> _Records to process_
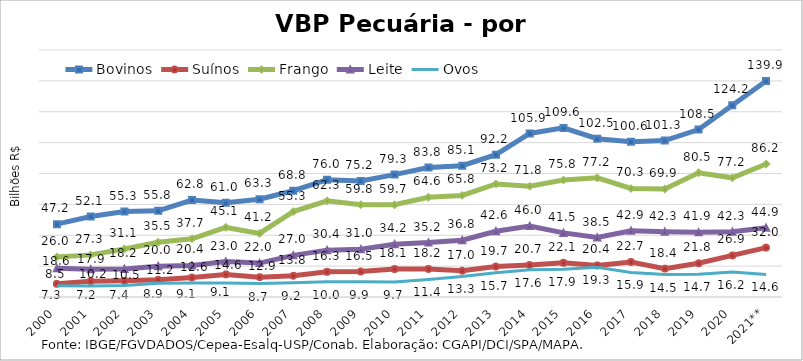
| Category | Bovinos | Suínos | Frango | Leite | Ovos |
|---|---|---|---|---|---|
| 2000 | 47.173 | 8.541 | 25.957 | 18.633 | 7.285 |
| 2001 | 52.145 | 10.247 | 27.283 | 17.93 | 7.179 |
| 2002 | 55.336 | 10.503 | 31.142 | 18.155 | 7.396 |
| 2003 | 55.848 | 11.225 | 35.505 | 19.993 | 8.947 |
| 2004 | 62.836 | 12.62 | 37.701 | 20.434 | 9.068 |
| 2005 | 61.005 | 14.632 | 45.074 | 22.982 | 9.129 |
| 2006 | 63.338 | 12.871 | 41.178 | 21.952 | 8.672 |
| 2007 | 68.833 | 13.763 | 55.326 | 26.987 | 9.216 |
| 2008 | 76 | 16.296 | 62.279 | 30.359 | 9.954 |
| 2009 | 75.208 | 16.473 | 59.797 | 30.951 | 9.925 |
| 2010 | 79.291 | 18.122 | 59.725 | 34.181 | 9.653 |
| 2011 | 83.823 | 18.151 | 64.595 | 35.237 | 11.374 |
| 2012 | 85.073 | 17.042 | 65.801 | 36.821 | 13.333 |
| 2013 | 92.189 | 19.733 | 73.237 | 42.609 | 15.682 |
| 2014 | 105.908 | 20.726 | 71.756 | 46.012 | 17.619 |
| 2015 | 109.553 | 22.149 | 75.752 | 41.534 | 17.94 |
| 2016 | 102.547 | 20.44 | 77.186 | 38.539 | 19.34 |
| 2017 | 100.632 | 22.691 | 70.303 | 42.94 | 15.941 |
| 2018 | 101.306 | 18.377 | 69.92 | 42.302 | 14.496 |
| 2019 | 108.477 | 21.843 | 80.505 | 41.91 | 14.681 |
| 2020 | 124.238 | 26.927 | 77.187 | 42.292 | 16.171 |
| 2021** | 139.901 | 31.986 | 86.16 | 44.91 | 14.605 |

> _Problem requirements_
With the pictures dropped, write out all of the entries word for word.

> _Written solution_
| Category | Bovinos | Suínos | Frango | Leite | Ovos |
|---|---|---|---|---|---|
| 2000 | 47.173 | 8.541 | 25.957 | 18.633 | 7.285 |
| 2001 | 52.145 | 10.247 | 27.283 | 17.93 | 7.179 |
| 2002 | 55.336 | 10.503 | 31.142 | 18.155 | 7.396 |
| 2003 | 55.848 | 11.225 | 35.505 | 19.993 | 8.947 |
| 2004 | 62.836 | 12.62 | 37.701 | 20.434 | 9.068 |
| 2005 | 61.005 | 14.632 | 45.074 | 22.982 | 9.129 |
| 2006 | 63.338 | 12.871 | 41.178 | 21.952 | 8.672 |
| 2007 | 68.833 | 13.763 | 55.326 | 26.987 | 9.216 |
| 2008 | 76 | 16.296 | 62.279 | 30.359 | 9.954 |
| 2009 | 75.208 | 16.473 | 59.797 | 30.951 | 9.925 |
| 2010 | 79.291 | 18.122 | 59.725 | 34.181 | 9.653 |
| 2011 | 83.823 | 18.151 | 64.595 | 35.237 | 11.374 |
| 2012 | 85.073 | 17.042 | 65.801 | 36.821 | 13.333 |
| 2013 | 92.189 | 19.733 | 73.237 | 42.609 | 15.682 |
| 2014 | 105.908 | 20.726 | 71.756 | 46.012 | 17.619 |
| 2015 | 109.553 | 22.149 | 75.752 | 41.534 | 17.94 |
| 2016 | 102.547 | 20.44 | 77.186 | 38.539 | 19.34 |
| 2017 | 100.632 | 22.691 | 70.303 | 42.94 | 15.941 |
| 2018 | 101.306 | 18.377 | 69.92 | 42.302 | 14.496 |
| 2019 | 108.477 | 21.843 | 80.505 | 41.91 | 14.681 |
| 2020 | 124.238 | 26.927 | 77.187 | 42.292 | 16.171 |
| 2021** | 139.901 | 31.986 | 86.16 | 44.91 | 14.605 |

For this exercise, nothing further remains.